**WHAT THIS TASK INVOLVES:**
Your answer must be an exact copy of the lines below, from the first through the one with "organism: Arabidopsis thaliana", with no pictures.

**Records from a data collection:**
------------------------------------

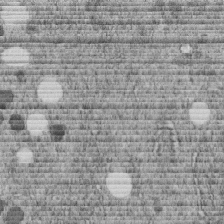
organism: C. elegans
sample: C. elegans embryo early stage
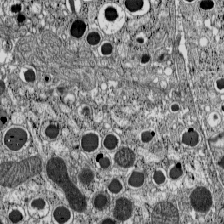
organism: C57BL Mouse
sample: Pancreatic islet
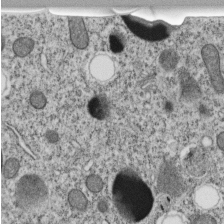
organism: C. elegans
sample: C. elegans embryo early stage
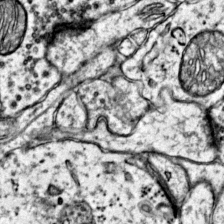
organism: Mouse
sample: Primary visual cortex
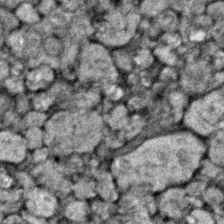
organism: Zebrafish
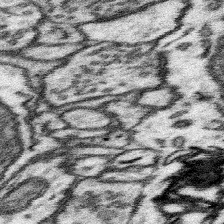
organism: Mouse
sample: Somatosensory cortex neuropil
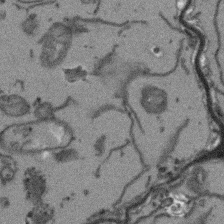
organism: Arabidopsis thaliana
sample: Root tip
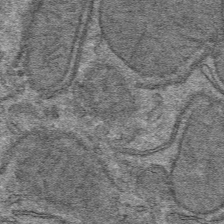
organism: Mouse
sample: Mouse hepatocytes
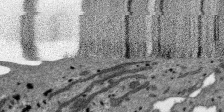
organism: Human
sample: Lung epithelial cells, uninfected (mock) control
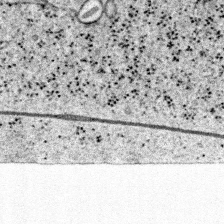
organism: Human
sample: HeLa cells
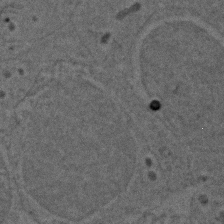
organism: Zebrafish
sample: Zebrafish embryo
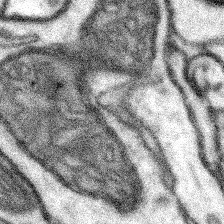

------------------------------------

**FINISHED EXERCISE:**
organism: C. elegans
sample: C. elegans embryo early stage
organism: C57BL Mouse
sample: Pancreatic islet
organism: C. elegans
sample: C. elegans embryo early stage
organism: Mouse
sample: Primary visual cortex
organism: Zebrafish
organism: Mouse
sample: Somatosensory cortex neuropil
organism: Arabidopsis thaliana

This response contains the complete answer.